Return the lines that run from the line containing "Boxes as [x1,y1,x2,y2]" through the end of the entries, both ends included. Leave out all pictures.

## Material for the task
⁂
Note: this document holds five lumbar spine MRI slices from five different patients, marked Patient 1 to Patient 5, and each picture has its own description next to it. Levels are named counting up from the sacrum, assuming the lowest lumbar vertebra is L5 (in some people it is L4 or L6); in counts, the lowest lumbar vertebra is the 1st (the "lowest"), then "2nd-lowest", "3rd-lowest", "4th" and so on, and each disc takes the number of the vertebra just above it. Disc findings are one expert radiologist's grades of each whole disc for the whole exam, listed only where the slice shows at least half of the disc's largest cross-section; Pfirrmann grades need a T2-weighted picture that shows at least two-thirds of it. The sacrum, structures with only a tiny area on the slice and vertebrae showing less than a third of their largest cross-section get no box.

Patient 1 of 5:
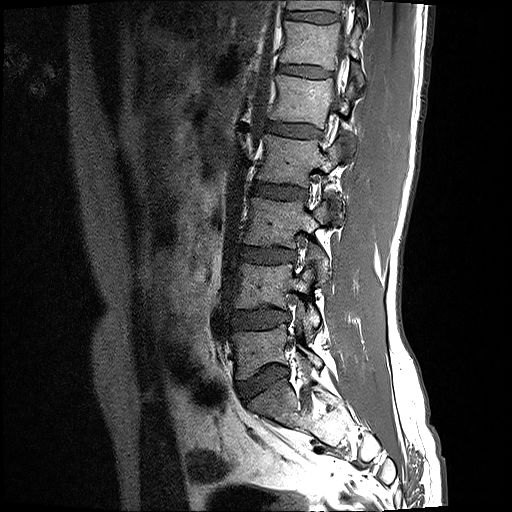 Sex M | Lumbar spine MR, T1-weighted, sagittal | Slice 6 of 17
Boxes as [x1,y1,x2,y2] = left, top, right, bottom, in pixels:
3rd-lowest vertebra at [244,197,335,282], 7th vertebra at [287,0,366,19], 6th disc at [278,65,329,78], lowest disc at [237,366,288,399], 5th vertebra at [270,75,355,128], 4th vertebra at [257,134,354,207], 3rd-lowest disc at [241,246,295,263], 6th vertebra at [281,21,364,87], 7th disc at [285,11,338,23], 4th disc at [253,182,306,198], 2nd-lowest vertebra at [234,263,319,337], 2nd-lowest disc at [231,309,289,329], 5th disc at [266,121,319,137], lowest vertebra at [232,324,322,379].

Radiological gradings:
- 2nd-lowest disc: disc bulging
- 3rd-lowest disc: disc bulging
- lowest disc: disc bulging
- 4th disc, 6th disc, 5th disc, 7th disc: no herniation, bulging, narrowing, spondylolisthesis, endplate or Modic change recorded

Patient 2 of 5:
MRI lumbar spine (T2-weighted), sagittal plane. Field of view 280x280 mm. Sex M. Sagittal slice index 9.

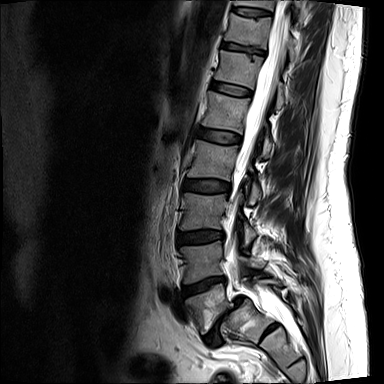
⁂
## Result for this exercise
Boxes as [x1,y1,x2,y2] = left, top, right, bottom, in pixels:
3rd-lowest vertebra at [244,197,335,282], 7th vertebra at [287,0,366,19], 6th disc at [278,65,329,78], lowest disc at [237,366,288,399], 5th vertebra at [270,75,355,128], 4th vertebra at [257,134,354,207], 3rd-lowest disc at [241,246,295,263], 6th vertebra at [281,21,364,87], 7th disc at [285,11,338,23], 4th disc at [253,182,306,198], 2nd-lowest vertebra at [234,263,319,337], 2nd-lowest disc at [231,309,289,329], 5th disc at [266,121,319,137], lowest vertebra at [232,324,322,379].

Radiological gradings:
- 2nd-lowest disc: disc bulging
- 3rd-lowest disc: disc bulging
- lowest disc: disc bulging
- 4th disc, 6th disc, 5th disc, 7th disc: no herniation, bulging, narrowing, spondylolisthesis, endplate or Modic change recorded

Patient 2 of 5:
MRI lumbar spine (T2-weighted), sagittal plane. Field of view 280x280 mm. Sex M. Sagittal slice index 9.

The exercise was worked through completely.